A word-for-word copy of the entries, with the images left out, is what you should write.

THE RECORDS
▼▼▼
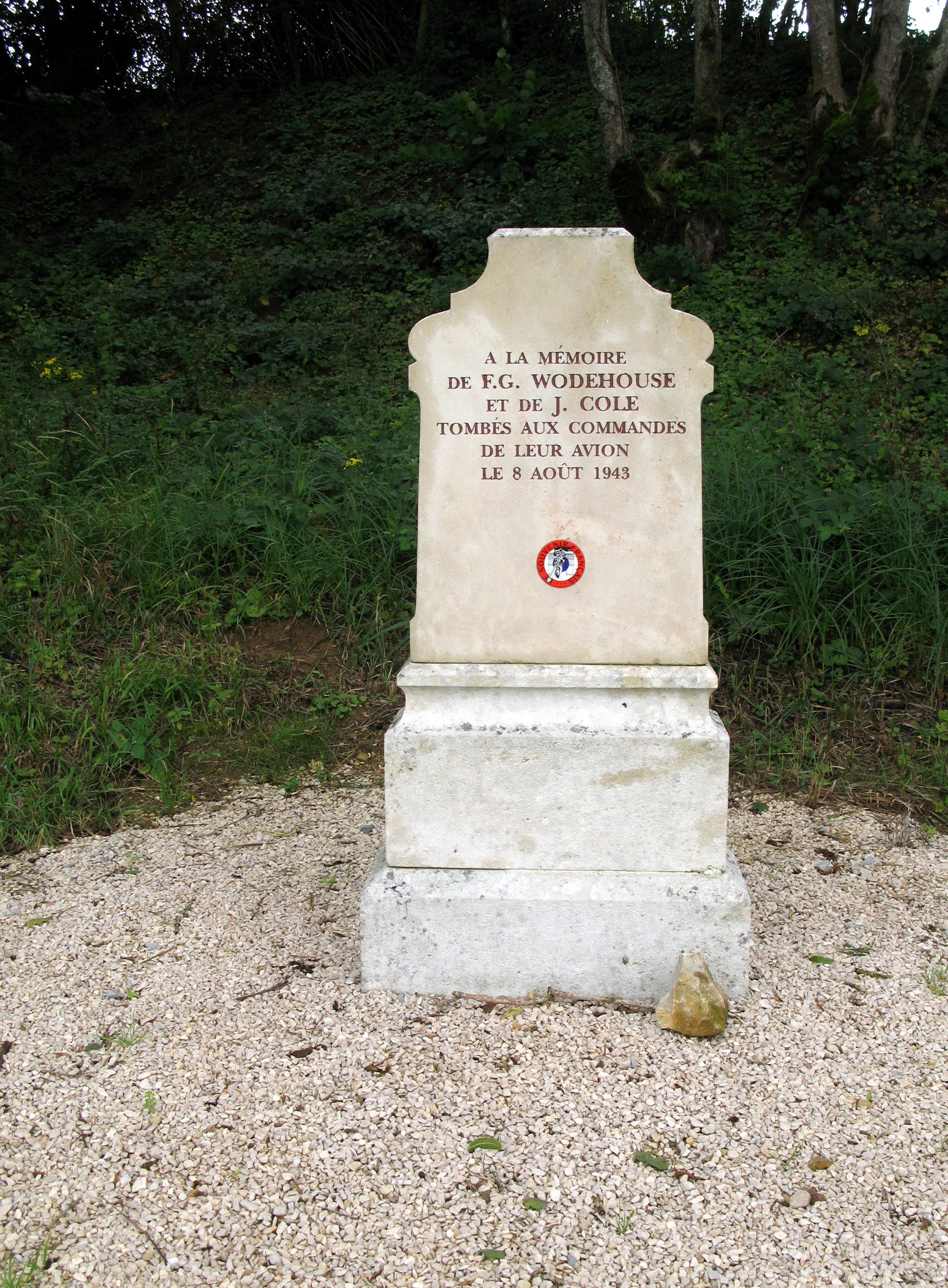 Vandenesse-en-Auxois (Côte-d'Or, France) - La stèle érigée en l'honneur des 2 aviateurs britanniques tués en 1943 se trouve au carrefour de la route départementale D977 avec celle menant à Châteauneuf. . .
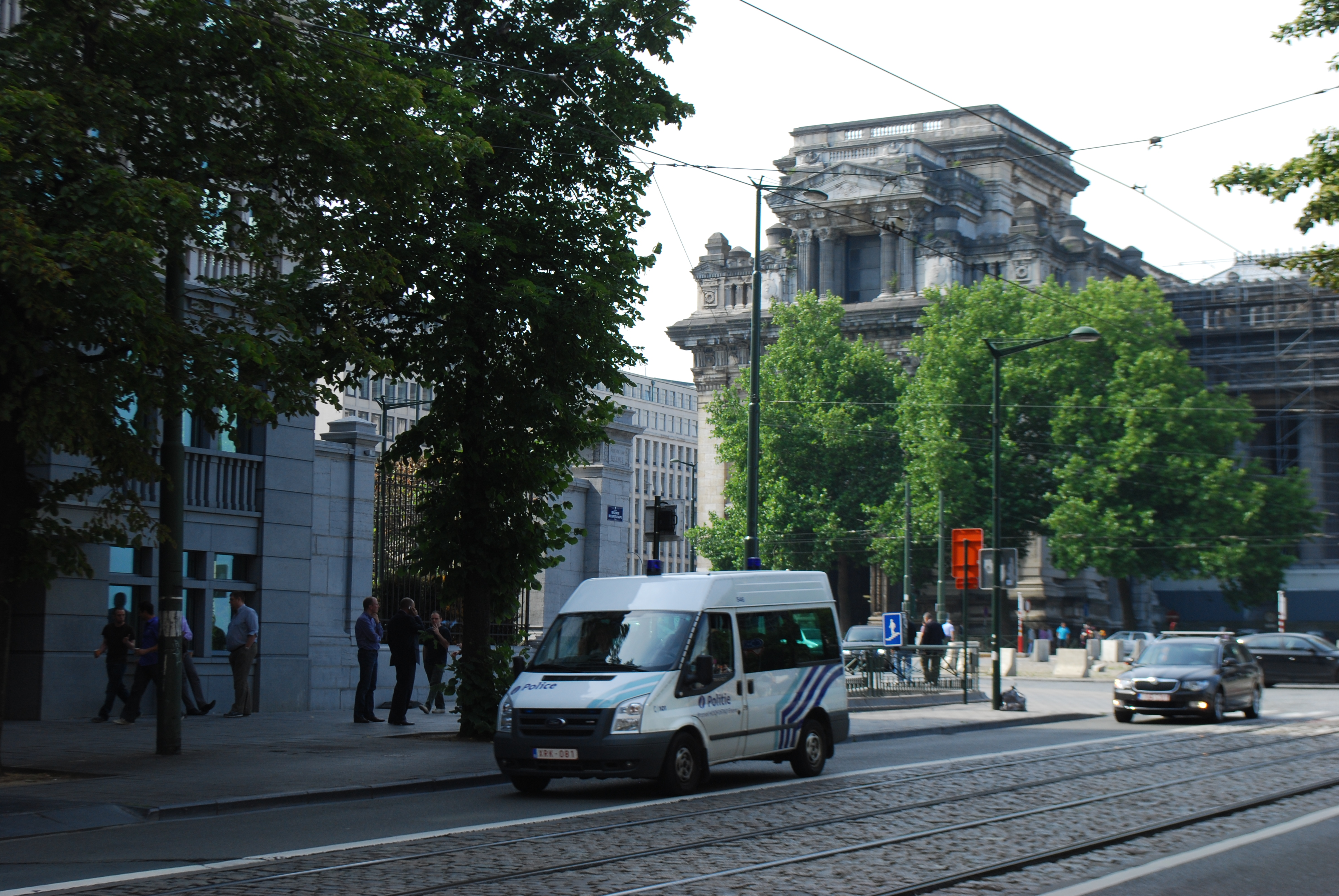 La place Poelaert à Bruxelles, vue depuis le rue de la Régence.
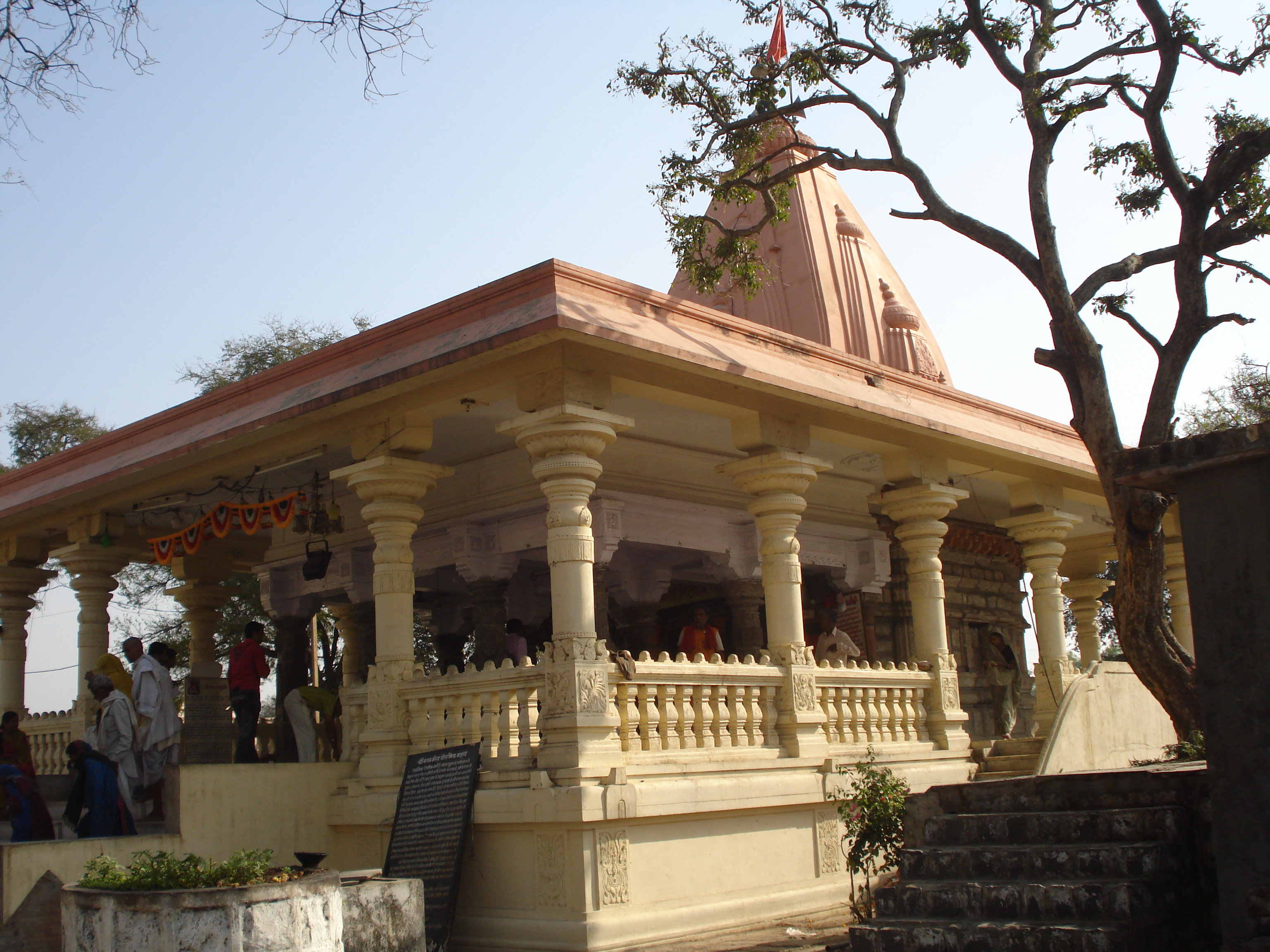 Kalabharava Temple at Ujjain, Madhya Pradesh, India
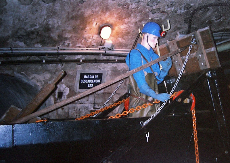 Egouts de Paris
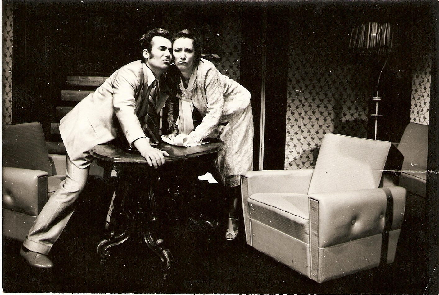 Molnár Gizella Visky Árpáddal Csíky László - Nagypapa látni akar benneteket című előadásában, a Tamási Áron színházban, Sepsiszentgyörgyön.
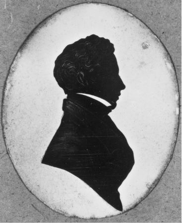 Portret van Louis Napoleon van der Goes Dirxland (1806-1885), silhouet, 8,5 x 7 cm niet gesigneerd, niet gedateerd In ovaal.Techniek: pen in bruin, penseel in zwart. Medegedeeld door O.L. van der AA, augustus 1960. Beschrijving: kort krullend haar, opstaande witte boord, zwarte jas.
▲▲▲
ANSWER TO THIS TASK
 Vandenesse-en-Auxois (Côte-d'Or, France) - La stèle érigée en l'honneur des 2 aviateurs britanniques tués en 1943 se trouve au carrefour de la route départementale D977 avec celle menant à Châteauneuf. . .
 La place Poelaert à Bruxelles, vue depuis le rue de la Régence.
 Kalabharava Temple at Ujjain, Madhya Pradesh, India
 Egouts de Paris
 Molnár Gizella Visky Árpáddal Csíky László - Nagypapa látni akar benneteket című előadásában, a Tamási Áron színházban, Sepsiszentgyörgyön.
 Portret van Louis Napoleon van der Goes Dirxland (1806-1885), silhouet, 8,5 x 7 cm niet gesigneerd, niet gedateerd In ovaal.Techniek: pen in bruin, penseel in zwart. Medegedeeld door O.L. van der AA, augustus 1960. Beschrijving: kort krullend haar, opstaande witte boord, zwarte jas.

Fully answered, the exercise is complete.